Jessie Little Doe Baird, born 1963, is a citizen of the Mashpee Wampanoag nation, the people who met the Mayflower in 1620. She is a linguist and language revitalization advocate, a MacArthur Foundation “Genius Grant” recipient, seeking to revive the language of the Wampanoag people.
Rowen White, born 1979, is a member of the Akwesasne Mohawk community, with a passion for what is called “seed sovereignty” — the right of communities to control and protect their seeds. As author Adrienne Keene explains, it was while a student at Hampshire College that White “began to see seeds as relatives and connections to our ancestors.” Seed sovereignty is particularly important to Indigenous people because “many crops that Native people carefully cultivated and relied upon for centuries were lost or nearly lost during colonization, when settlers purposefully destroyed Indigenous food systems.”

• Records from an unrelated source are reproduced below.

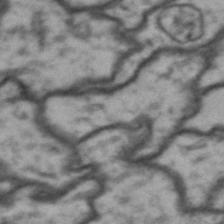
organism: Drosophila
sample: Brain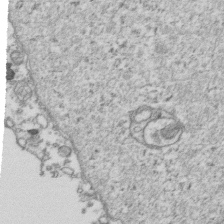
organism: Human
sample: Activated Jurkat CD4+ T cells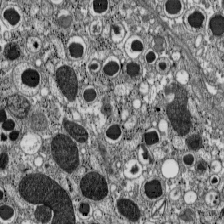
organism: C57BL Mouse
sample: Pancreatic islet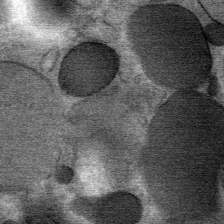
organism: Mouse
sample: Mouse Salivary gland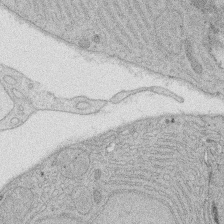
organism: Rat
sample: Salivary granule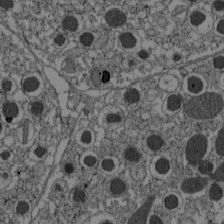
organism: C57BL Mouse
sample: Pancreatic islet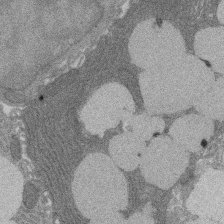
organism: Rat
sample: Salivary granule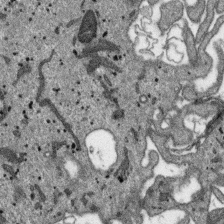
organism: Human
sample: Lung epithelial cells, uninfected (mock) control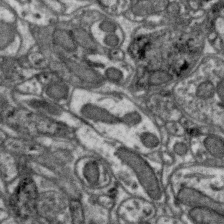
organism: Zebra finch
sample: Brain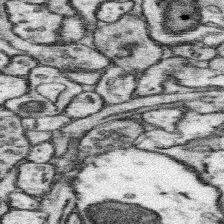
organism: Mouse
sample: Somatosensory cortex neuropil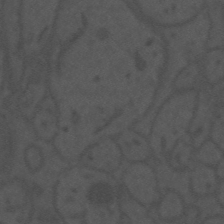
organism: Mouse
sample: Suprachiasmatic nucleus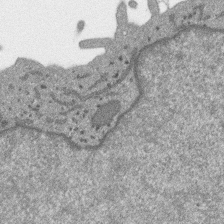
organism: Human
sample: Lung epithelial cells infected with SARS-CoV-2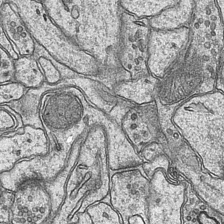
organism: Mouse
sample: CA1 Hippocampus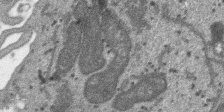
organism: Human
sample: Lung epithelial cells infected with SARS-CoV-2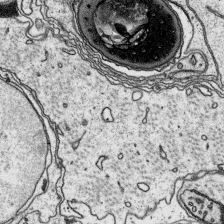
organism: Platynereis dumerilii
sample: Parapodia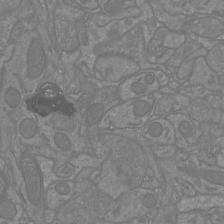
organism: Mouse
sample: Cortical neurons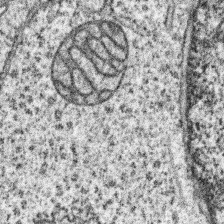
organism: Human
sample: HeLa cells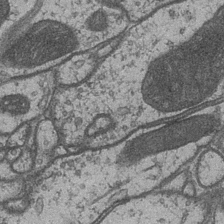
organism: Drosophila
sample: Optic medulla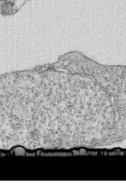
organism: Human
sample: HeLa cell HIV synapse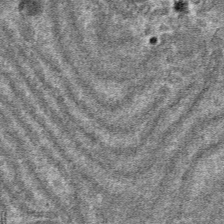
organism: Mouse
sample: Mouse hepatocytes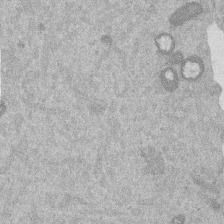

These are simply the first two profiles. There are 48 more. Most are of living Indigenous people, the youngest born in 1992: Kyrie Irving, a famous NBA basketball player whose mother was Lakota, born on the Standing Rock Reservation, but was adopted out of the Indigenous community. She died when Irving was only four. Keene tells us, “In 2018, the tribe hosted a 'welcome home' ceremony for Kyrie and his older sister.”